◆ **Exercise data**
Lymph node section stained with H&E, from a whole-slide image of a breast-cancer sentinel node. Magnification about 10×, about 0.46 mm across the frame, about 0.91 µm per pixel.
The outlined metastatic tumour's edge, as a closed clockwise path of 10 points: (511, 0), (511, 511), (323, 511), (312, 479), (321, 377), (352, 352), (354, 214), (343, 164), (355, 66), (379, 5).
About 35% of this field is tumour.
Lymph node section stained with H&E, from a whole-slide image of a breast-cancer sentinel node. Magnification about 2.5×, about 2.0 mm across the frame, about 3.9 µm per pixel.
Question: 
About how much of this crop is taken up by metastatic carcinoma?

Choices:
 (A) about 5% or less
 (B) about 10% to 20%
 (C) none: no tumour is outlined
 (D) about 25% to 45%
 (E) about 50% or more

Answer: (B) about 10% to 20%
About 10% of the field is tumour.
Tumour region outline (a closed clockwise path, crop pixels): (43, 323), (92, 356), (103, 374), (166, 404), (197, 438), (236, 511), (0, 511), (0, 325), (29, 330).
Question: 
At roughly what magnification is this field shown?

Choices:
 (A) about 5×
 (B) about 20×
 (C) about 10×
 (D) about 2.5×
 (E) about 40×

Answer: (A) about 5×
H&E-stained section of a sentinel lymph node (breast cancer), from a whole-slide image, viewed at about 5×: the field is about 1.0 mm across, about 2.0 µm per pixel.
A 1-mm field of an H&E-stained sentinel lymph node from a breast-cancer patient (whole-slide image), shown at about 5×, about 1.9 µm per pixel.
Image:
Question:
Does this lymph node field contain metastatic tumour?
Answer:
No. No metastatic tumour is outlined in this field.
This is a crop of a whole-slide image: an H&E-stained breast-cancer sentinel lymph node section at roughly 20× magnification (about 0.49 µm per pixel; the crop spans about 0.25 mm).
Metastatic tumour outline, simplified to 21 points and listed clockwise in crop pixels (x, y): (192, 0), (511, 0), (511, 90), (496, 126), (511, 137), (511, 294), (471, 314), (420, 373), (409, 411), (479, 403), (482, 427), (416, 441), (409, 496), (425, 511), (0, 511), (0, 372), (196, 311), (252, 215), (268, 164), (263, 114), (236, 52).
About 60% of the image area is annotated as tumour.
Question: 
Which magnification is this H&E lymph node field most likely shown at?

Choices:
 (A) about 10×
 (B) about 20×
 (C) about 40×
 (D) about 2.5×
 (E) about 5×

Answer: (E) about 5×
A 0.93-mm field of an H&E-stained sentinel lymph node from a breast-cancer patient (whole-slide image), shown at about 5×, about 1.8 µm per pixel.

◆ **What you should do**
From the entries above, write out only the lines starting at the line that holds "About how much" and ending at the line that holds "Answer: (A) about 5×", keeping both and matching them exactly.

◆ **Reply to the exercise**
About how much of this crop is taken up by metastatic carcinoma?

Choices:
 (A) about 5% or less
 (B) about 10% to 20%
 (C) none: no tumour is outlined
 (D) about 25% to 45%
 (E) about 50% or more

Answer: (B) about 10% to 20%
About 10% of the field is tumour.
Tumour region outline (a closed clockwise path, crop pixels): (43, 323), (92, 356), (103, 374), (166, 404), (197, 438), (236, 511), (0, 511), (0, 325), (29, 330).
Question: 
At roughly what magnification is this field shown?

Choices:
 (A) about 5×
 (B) about 20×
 (C) about 10×
 (D) about 2.5×
 (E) about 40×

Answer: (A) about 5×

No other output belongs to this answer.